In addition to facilitating hippocampal LTP, a recent study has demonstrated that the hormone leptin has the ability to induce a novel form of LTD in the CA1 region of the hippocampus [72
]. It is well documented that long-term depression (LTD) of excitatory synaptic transmission is a persistent weakening of synaptic strength that is involved in learning and memory processes and neuronal development. Two main forms are known to exist in the mammalian CNS that are induced by the synaptic activation of NMDA [80
] and metabotropic glutamate receptors [81
], respectively. In contrast to these established forms of NMDA receptor-dependent LTD, the LTD induced by leptin was only apparent under conditions of enhanced excitability evoked by either Mg2+
-free medium or following blockade of GABAA
receptors with picrotoxin. Moreover leptin failed to induce any long lasting change in synaptic strength under basal conditions [72
]. However, in a manner similar to the LTD induced by either low frequency stimulation (LFS) or mGluR activation, leptin-induced LTD was dependent on the synaptic activation of NMDA receptors as it was markedly attenuated by the competitive NMDA receptor antagonist, D-AP5. In contrast, mGluRs were not involved in the induction of leptin-induced LTD as prior incubation of hippocampal slices with a combination of group 1a (LY367385) and group 5 (MPEP) mGluR antagonists did not affect the ability of leptin to induce LTD. Similarly mGluRs were not involved in the maintenance phase of leptin-induced LTD as blockade of either group II mGluRs (LY341495) or group 1a/5 mGluRs (MPEP plus LY367385) failed reverse the LTD induced by leptin. In occlusion studies, Durakoglugil et al [72
] also demonstrated that leptin-induced LTD and LFS-induced LTD share at least some similar expression mechanisms. Thus, following saturation of LFS-induced LTD, leptin failed to reduce synaptic responses further, whereas following induction of LTD by leptin, subsequent LFS still depressed synaptic transmission.
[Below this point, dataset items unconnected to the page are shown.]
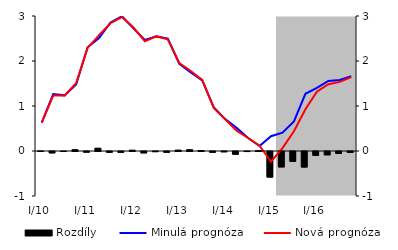
| Category | Rozdíly |
|---|---|
| 0 | 0.001 |
| 1 | -0.03 |
| 2 | 0 |
| 3 | 0.03 |
| 4 | -0.014 |
| 5 | 0.063 |
| 6 | -0.017 |
| 7 | -0.017 |
| 8 | 0.019 |
| 9 | -0.03 |
| 10 | -0.003 |
| 11 | -0.017 |
| 12 | 0.02 |
| 13 | 0.03 |
| 14 | 0.011 |
| 15 | -0.017 |
| 16 | -0.006 |
| 17 | -0.061 |
| 18 | -0.001 |
| 19 | 0.007 |
| 20 | -0.568 |
| 21 | -0.342 |
| 22 | -0.218 |
| 23 | -0.344 |
| 24 | -0.084 |
| 25 | -0.073 |
| 26 | -0.044 |
| 27 | -0.02 |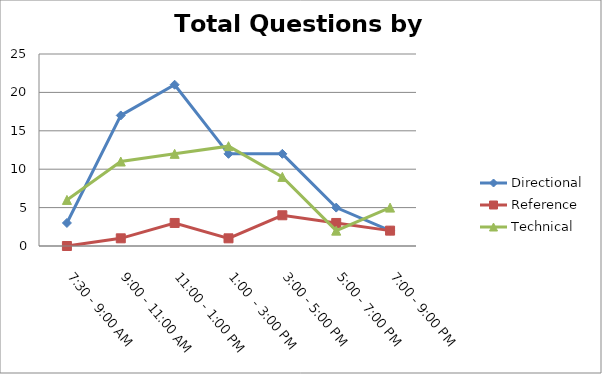
| Category | Directional | Reference | Technical |
|---|---|---|---|
| 7:30 - 9:00 AM | 3 | 0 | 6 |
| 9:00 - 11:00 AM | 17 | 1 | 11 |
| 11:00 - 1:00 PM | 21 | 3 | 12 |
| 1:00  - 3:00 PM | 12 | 1 | 13 |
| 3:00 - 5:00 PM | 12 | 4 | 9 |
| 5:00 - 7:00 PM | 5 | 3 | 2 |
| 7:00 - 9:00 PM | 2 | 2 | 5 |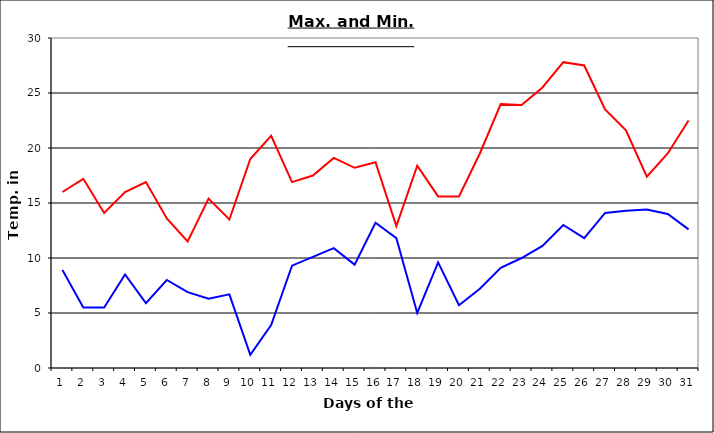
| Category | Series 0 | Series 1 |
|---|---|---|
| 0 | 16 | 8.9 |
| 1 | 17.2 | 5.5 |
| 2 | 14.1 | 5.5 |
| 3 | 16 | 8.5 |
| 4 | 16.9 | 5.9 |
| 5 | 13.6 | 8 |
| 6 | 11.5 | 6.9 |
| 7 | 15.4 | 6.3 |
| 8 | 13.5 | 6.7 |
| 9 | 19 | 1.2 |
| 10 | 21.1 | 3.9 |
| 11 | 16.9 | 9.3 |
| 12 | 17.5 | 10.1 |
| 13 | 19.1 | 10.9 |
| 14 | 18.2 | 9.4 |
| 15 | 18.7 | 13.2 |
| 16 | 12.9 | 11.8 |
| 17 | 18.4 | 5 |
| 18 | 15.6 | 9.6 |
| 19 | 15.6 | 5.7 |
| 20 | 19.5 | 7.2 |
| 21 | 24 | 9.1 |
| 22 | 23.9 | 10 |
| 23 | 25.5 | 11.1 |
| 24 | 27.8 | 13 |
| 25 | 27.5 | 11.8 |
| 26 | 23.5 | 14.1 |
| 27 | 21.6 | 14.3 |
| 28 | 17.4 | 14.4 |
| 29 | 19.5 | 14 |
| 30 | 22.5 | 12.6 |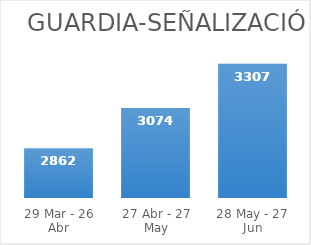
| Category | Series 0 |
|---|---|
| 29 Mar - 26 Abr | 2862 |
| 27 Abr - 27 May | 3074 |
| 28 May - 27 Jun | 3307 |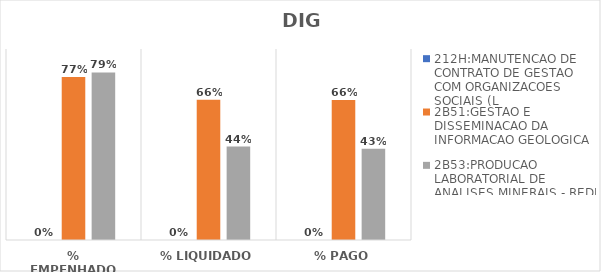
| Category | 212H:MANUTENCAO DE CONTRATO DE GESTAO COM ORGANIZACOES SOCIAIS (L | 2B51:GESTAO E DISSEMINACAO DA INFORMACAO GEOLOGICA | 2B53:PRODUCAO LABORATORIAL DE ANALISES MINERAIS - REDE LAMIN |
|---|---|---|---|
| % EMPENHADO | 0 | 0.768 | 0.79 |
| % LIQUIDADO | 0 | 0.661 | 0.441 |
| % PAGO | 0 | 0.66 | 0.43 |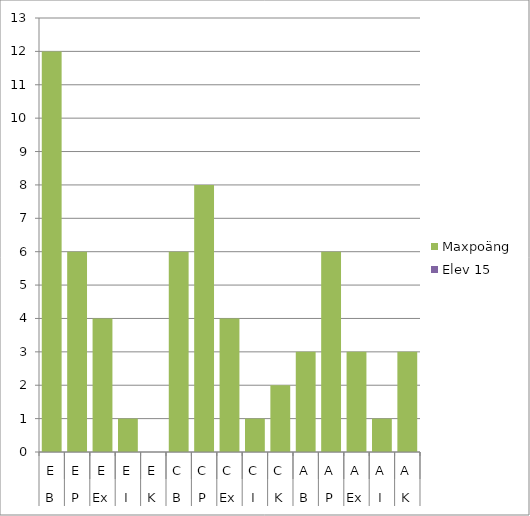
| Category | Maxpoäng | Elev 15 |
|---|---|---|
| 0 | 12 | 0 |
| 1 | 6 | 0 |
| 2 | 4 | 0 |
| 3 | 1 | 0 |
| 4 | 0 | 0 |
| 5 | 6 | 0 |
| 6 | 8 | 0 |
| 7 | 4 | 0 |
| 8 | 1 | 0 |
| 9 | 2 | 0 |
| 10 | 3 | 0 |
| 11 | 6 | 0 |
| 12 | 3 | 0 |
| 13 | 1 | 0 |
| 14 | 3 | 0 |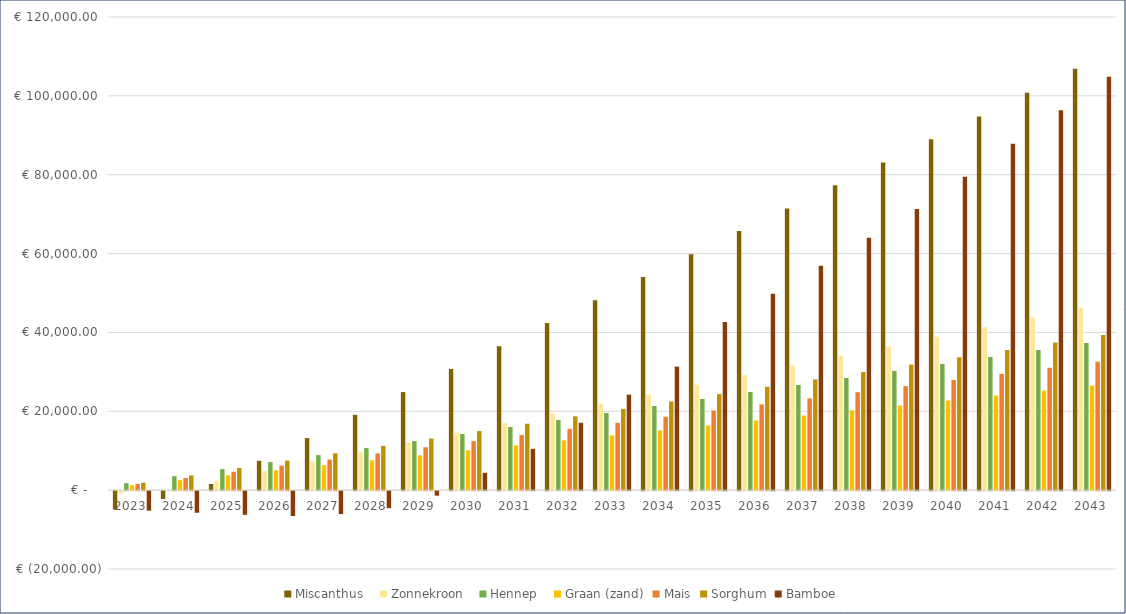
| Category | Miscanthus   | Zonnekroon   | Hennep   | Graan (zand) | Mais | Sorghum | Bamboe |
|---|---|---|---|---|---|---|---|
| 2023.0 | -4676.4 | -506.4 | 1778.17 | 1263.1 | 1552 | 1872.2 | -4951 |
| 2024.0 | -2007.61 | -7.95 | 3556.34 | 2526.2 | 3104 | 3744.4 | -5477 |
| 2025.0 | 1566.96 | 2400.8 | 5334.51 | 3789.3 | 4656 | 5616.6 | -6003 |
| 2026.0 | 7447.99 | 4834.05 | 7112.68 | 5052.4 | 6208 | 7488.8 | -6301.336 |
| 2027.0 | 13216.02 | 7267.3 | 8890.85 | 6315.5 | 7760 | 9361 | -5816.856 |
| 2028.0 | 19097.05 | 9700.55 | 10669.02 | 7578.6 | 9312 | 11233.2 | -4321.895 |
| 2029.0 | 24865.08 | 12133.8 | 12447.19 | 8841.7 | 10864 | 13105.4 | -1154.24 |
| 2030.0 | 30746.11 | 14567.05 | 14225.36 | 10104.8 | 12416 | 14977.6 | 4390.824 |
| 2031.0 | 36514.14 | 17000.3 | 16003.53 | 11367.9 | 13968 | 16849.8 | 10471.195 |
| 2032.0 | 42395.17 | 19433.55 | 17781.7 | 12631 | 15520 | 18722 | 17086.872 |
| 2033.0 | 48163.2 | 21866.8 | 19559.87 | 13894.1 | 17072 | 20594.2 | 24211.197 |
| 2034.0 | 54044.23 | 24300.05 | 21338.04 | 15157.2 | 18624 | 22466.4 | 31335.522 |
| 2035.0 | 59812.26 | 26733.3 | 23116.21 | 16420.3 | 20176 | 24338.6 | 42659.846 |
| 2036.0 | 65693.29 | 29166.55 | 24894.38 | 17683.4 | 21728 | 26210.8 | 49784.171 |
| 2037.0 | 71461.32 | 31599.8 | 26672.55 | 18946.5 | 23280 | 28083 | 56908.496 |
| 2038.0 | 77342.35 | 34033.05 | 28450.72 | 20209.6 | 24832 | 29955.2 | 64032.82 |
| 2039.0 | 83110.38 | 36466.3 | 30228.89 | 21472.7 | 26384 | 31827.4 | 71308.921 |
| 2040.0 | 88991.41 | 38899.55 | 32007.06 | 22735.8 | 27936 | 33699.6 | 79495.678 |
| 2041.0 | 94759.44 | 41332.8 | 33785.23 | 23998.9 | 29488 | 35571.8 | 87834.211 |
| 2042.0 | 100805.47 | 43766.05 | 35563.4 | 25262 | 31040 | 37444 | 96324.519 |
| 2043.0 | 106851.5 | 46199.3 | 37341.57 | 26525.1 | 32592 | 39316.2 | 104814.828 |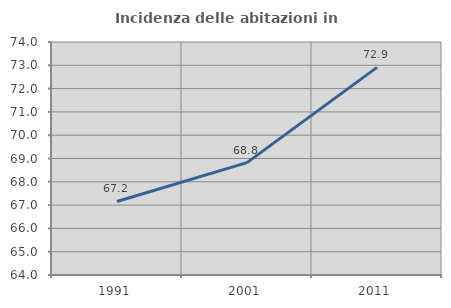
| Category | Incidenza delle abitazioni in proprietà  |
|---|---|
| 1991.0 | 67.155 |
| 2001.0 | 68.821 |
| 2011.0 | 72.912 |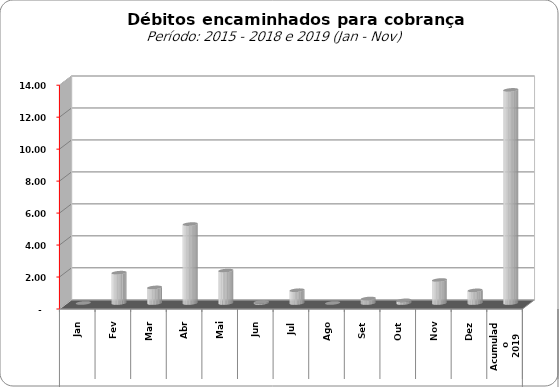
| Category |  3.309.443,02   3.859.728,44   11.181.928,25   7.600.526,01   31.248.623,50   9.830.198,34   20.083.556,95   23.931.734,08   -     1.897.202,11   974.309,37   4.937.737,42   2.030.400,14   66.339,49   799.707,68   -     280.398,44   165.655,52   1.436.970 |
|---|---|
| 0 | 0 |
| 1 | 1897202.11 |
| 2 | 974309.37 |
| 3 | 4937737.42 |
| 4 | 2030400.14 |
| 5 | 66339.49 |
| 6 | 799707.68 |
| 7 | 0 |
| 8 | 280398.44 |
| 9 | 165655.52 |
| 10 | 1436970.96 |
| 11 | 790591.66 |
| 12 | 13330853.03 |

Interestingly the hormone insulin, which displays many parallels to leptin in terms of its downstream signaling capability and its cellular targets in neurons, can also induce a form of NMDA receptor-dependent hippocampal LTD [83
]. In a manner analogous to leptin, the LTD induced by insulin was only apparent when neuronal excitability was increased by either blockade of GABAA
receptor-mediated fast inhibitory synaptic transmission, or by lowering the extracellular levels of Mg2+
Previous immunocytochemical studies have shown that leptin receptors are expressed at both pre- and post-synaptic sites at hippocampal CA1 synapses [30
]. Thus, leptin-induced LTD could conceivably be expressed at either locus. In order to determine the locus of this form of LTD, Durakoglugil et al [72
] examined the effects of leptin on the degree of paired-pulse facilitation (PPF) induced when two stimuli were delivered with an inter-stimulus interval of 50 ms. The effects of leptin were compared to adenosine, as adenosine depresses excitatory synaptic transmission at this synapse by a presynaptic mechanism [85
]. Under conditions where leptin depressed synaptic transmission, there was no significant corresponding change in the PPF ratio, whereas the depression evoked by adenosine was paralleled by a marked change in the PPF ratio. Thus leptin-induced LTD is most likely to be expressed postsynaptically.
8. 1. Leptin-induced LTD is negatively regulated by PI 3-kinase and serine/threonine phosphatases.
Durakoglugil et al [72
] also examined the signaling pathways underlying leptin-induced LTD. In contrast to the ability of leptin to promote hippocampal LTP, a MAPK-independent process underlies leptin-induced LTD. Thus, incubation of hippocampal slices with either PD98059 or U0126 to inhibit MAPK activation, did not affect the ability of leptin to induce LTD. Moreover, inhibition of PI 3-kinase with either wortmannin or LY294002 did not attenuate, but rather markedly enhanced the level of LTD induced by leptin [72
], suggesting that leptin-induced LTD is negatively regulated by PI 3-kinase. Interestingly this is also in contrast to insulin-induced LTD which is attenuated by PI 3-kinase inhibitors [83
Serine/threonine phosphatases are also implicated in the regulation of leptin-induced LTD as okadaic acid, a protein phosphatase 1/2A (PP1/2A) inhibitor, significantly enhanced the degree of LTD induced by leptin. In contrast, inhibitors of protein phosphatase 2B (cypermethrin or cyclosporine) had no effect on the ability of leptin to induce LTD ().